3. The tumour microenvironment (TME) and external factors that can impact immune checkpoint inhibitor efficacy

The efficacy of ICIs is impacted by the TME. A ‘cold’ TME has lower numbers of tumour infiltrating lymphocytes (TILs) and a poorer response to immune checkpoint blockade, as there is no immune response to reinvigorate. By contrast, a ‘hot’ TME has a higher number of TILs and can thus benefit from ICIs, which can reinvigorate the immune response, and which in turn is associated with improved clinical outcome, survival, prognosis and therapeutic efficacy [[37], [38], [39], [40], [41], [42], [43]]. OC is generally considered to have a cold TME and HGSOC is a complex and heterogeneous disease where multiple distinct TMEs can co-exist between different tumours within the one patient making its treatment challenging [[37], [38], [39], [40], [41], [42], [43], [44]].

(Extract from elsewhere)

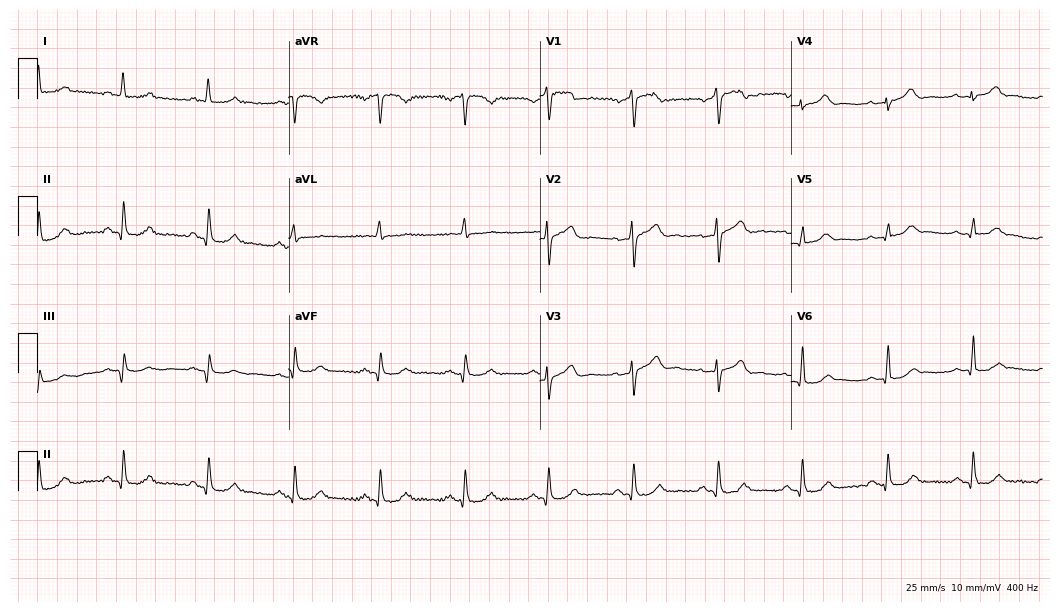
ECG — a 50-year-old male patient. Labelled as a normal ECG.

While the presence of TILs is a good prognostic indicator, the type of TIL is also important. For example, increased infiltration of cytotoxic CD8⁺ T cells and decreased CD4⁺ regulatory T cells indicates a more favourable prognosis and improved therapeutic efficacy [43]. The presence of CD103 is a common feature on TILs in the epithelium of primary OC, and CD103⁺ TILs are abundantly present in HGSOC [45]. Tumour infiltration by these TILs is associated with better survival, so much so that patients with CD8⁺ TILs negative for CD103 have a prognosis similar to that of patients completely lacking CD8⁺ TILs [45]. CD103⁺ TILs mostly consist of activated, cytolytic CD8⁺ T cells, which suggests that CD103 could be a biomarker for highly activated cytolytic TILs [45]. PD-1 expression on this TIL subset could also indicate functional exhaustion due to chronic stimulation [45]. Immune cell populations in metastatic HGSOCs have higher immune infiltration (CD8⁺ T cells, CD20⁺ B cells, and NKp46⁺ NK cells), compared to matched primary samples. However these cells are functionally impaired by high levels of immunosuppressive M2-like tumour associated macrophages (TAMs), which limits a clinically relevant immune response [46].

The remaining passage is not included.